Улыбнувшись, уловив в его голосе ласковую усмешку, я принялась мысленно рассуждать. И минут через пять…
– Я поняла, – вздохнула я. – Но думать об этом я боюсь.
– Чего же ты боишься?
Помолчав, я ответила:
– Ты знаешь. Должен знать.
– Почему ты так думаешь? – голос у Мира был очень серьёзным.
– Потому что ты понимаешь меня.
– Мне нужно озвучить то, о чём ты боишься думать? Или ты предпочтёшь оставить это в себе?
Я закрыла глаза и резко выдохнула всего лишь одно слово:
– Озвучь.
– Хорошо… Громов хочет тебя, Наташа. Он говорил, что уважает твоё решение – это правда, но от себя не убежишь. И поэтому он будет добиваться тебя. Именно об этом решении он и говорил. И ты отчаянно боишься как и его настойчивых действий, так и своей на них реакции. Ты боишься сдаться, уступить, забыть о своих рассуждениях и отдаться человеку, который тебе нравится. Женатому человеку с двумя дочерьми.
От каждого слова я вздрагивала, как от удара. Но мне было нужно, чтобы Мир сказал всё это… Слушая его, я словно слушала саму себя. Так у меня всегда было с Михаилом Юрьевичем.
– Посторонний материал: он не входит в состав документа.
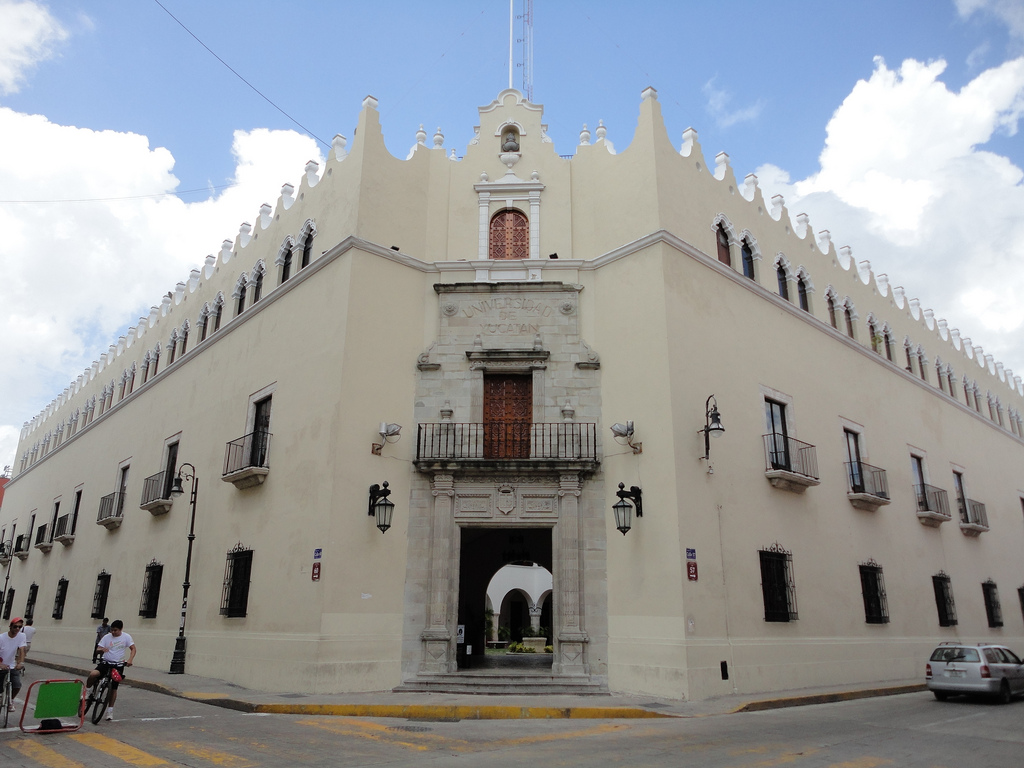 UADY
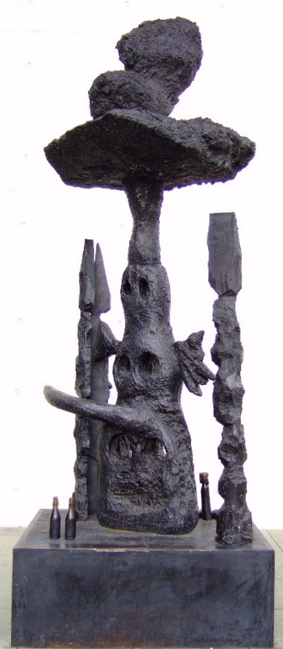 A. R. Penck: Future of the soldiers (1995) Bronzeplastik vor dem Kunstmuseum Bonn – 2011 entfernt Sammlung Ströher (ehemals Sammlung Grothe)
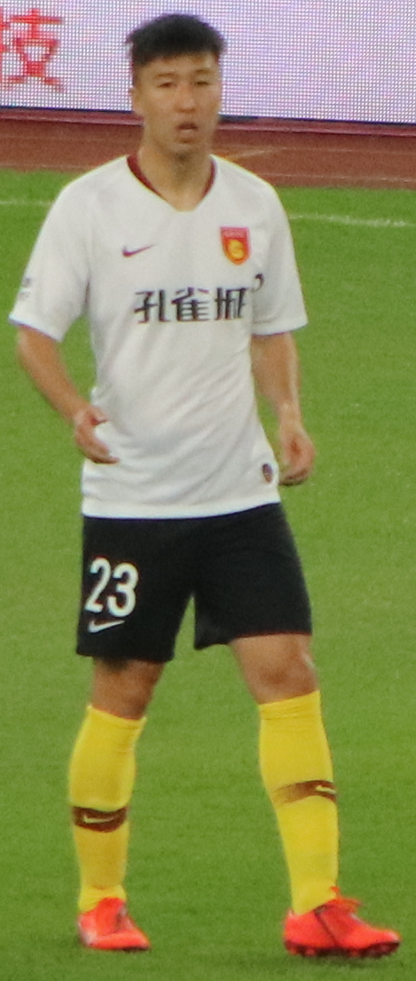 中文（中国大陆）: 河北华夏幸福球员：任航
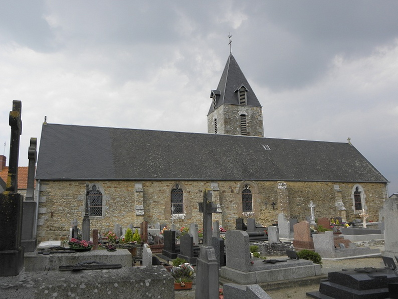 Église Saint-Vigor à Tanis (50).
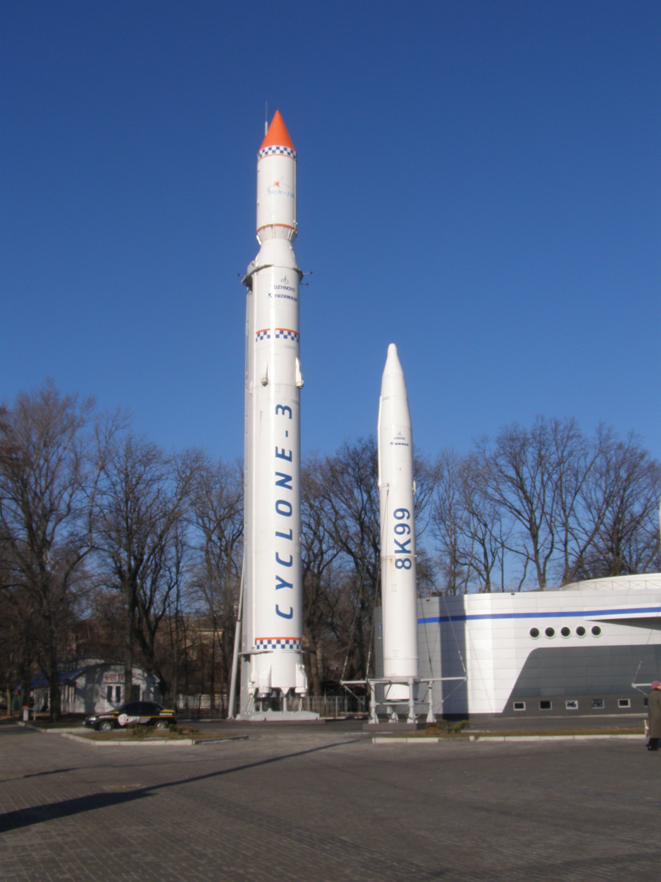 Центр інноваційних технологій «Парк ракет» в Дніпропетровську. Макети ракет «Циклон-3» і 8К99.

Мир замолчал, а я всё не решалась открыть глаза. Он не торопил меня, только легко сжимал мои пальцы.
– Наташа.
Я осторожно приоткрыла один глаз. Рашидов смотрел на меня, сочувственно улыбаясь.
– Ты можешь открыть второй глаз и выслушать то, что я тебе скажу?
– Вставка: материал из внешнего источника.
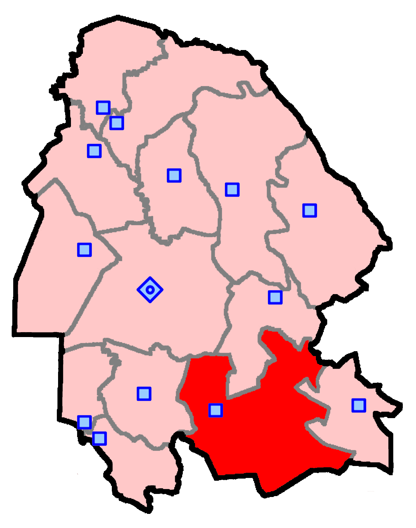 حوزهٔ انتخاباتی بندر ماهشهر و امیدیه و هندیجان برای انتخابات مجلس شورای اسلامی
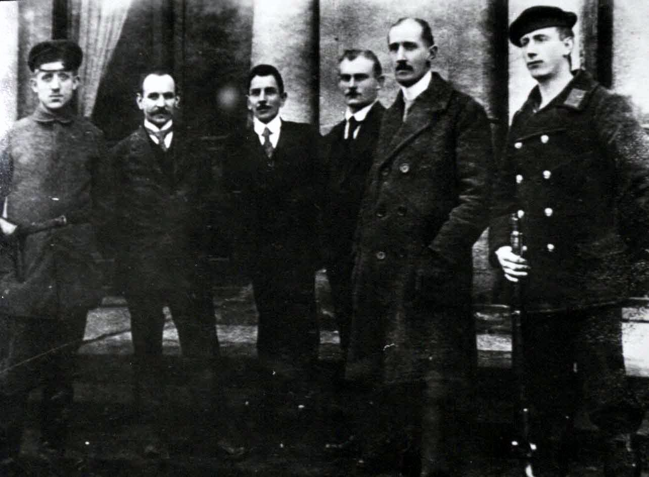 Braunschweig, Erster Weltkrieg & Novemberrevolution in Braunschweig, 8. November 1918: Die Delegation des Arbeiter- und Soldatenrates (v.l.n.r.: Friedrich Schubert, Henry Finke, August Merges, Paul Gmeiner, Hermann Schweiß und Hermann Meyer. Nach dem Foto in Reinhard Bein (Hrsg.): Braunschweig. Stadt und Herzogtum 1890–1918. Döring, Braunschweig 1985, ISBN 3-925268-01-4, S. 271.
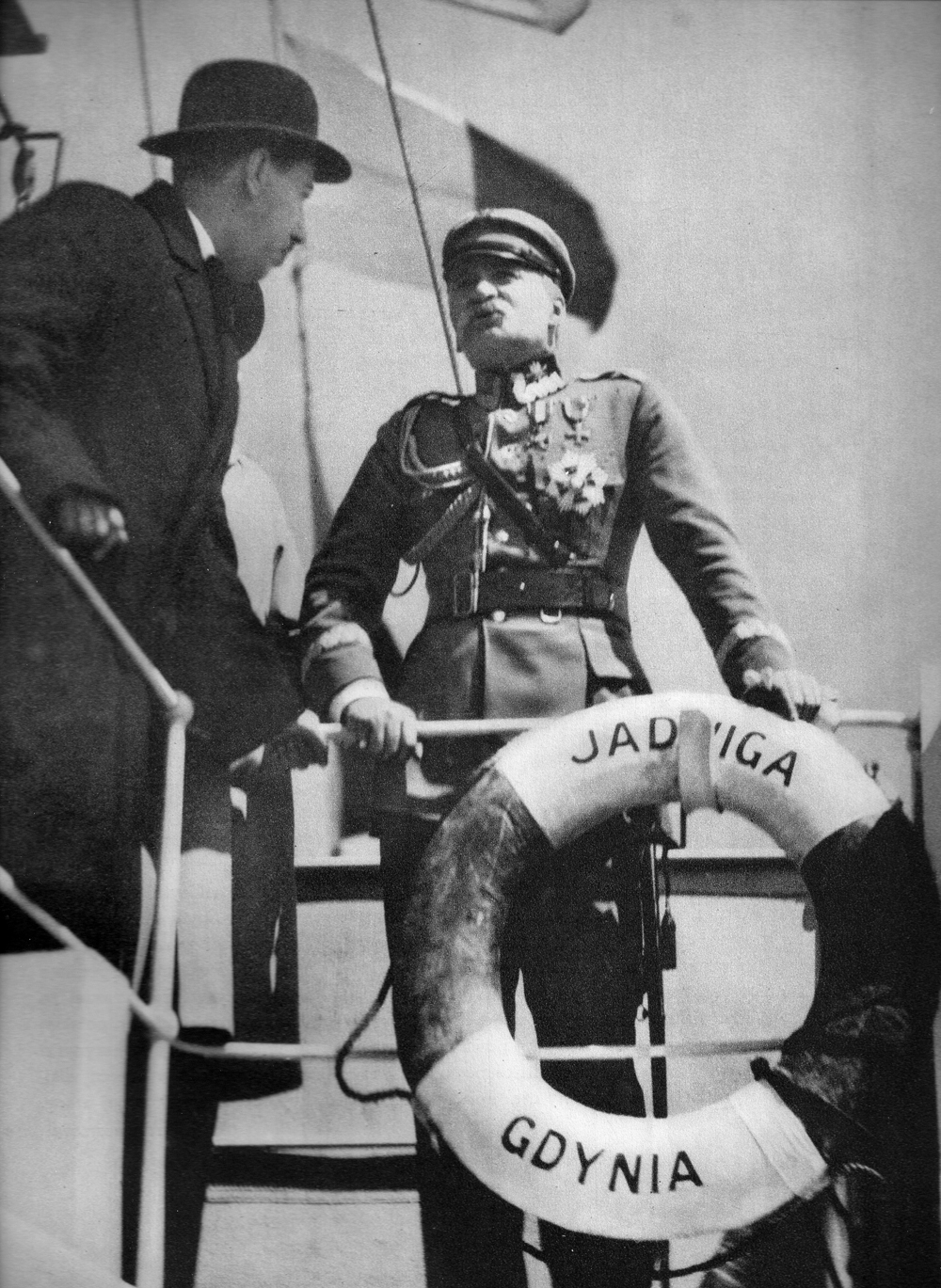 Marszałek Józef Fiłsudski i min. Eugeniusz Kwiatkowski zwiedzają port w Gdyni z pokładu statku pasażerskiego żeglugi przybrzeżnej Jadwiga (nazwa Jadwiga podobnie jak nazwa siostrzanego statku Wanda pochodziły od córek marszałka Piłsudskiego)

Кивнув, я улыбнулась и сделала то, что он попросил.
– Девочка моя, ты зря так боишься. Максима тебе бояться не нужно, потому что он никогда не обидит тебя и ни к чему не будет принуждать. А бояться самой себя весьма глупо, а ты человек неглупый. Я бы мог дать тебе совет… Но ты не сможешь его принять, потому что сама загнала себя в клетку условностей и не видишь того, что видят другие люди.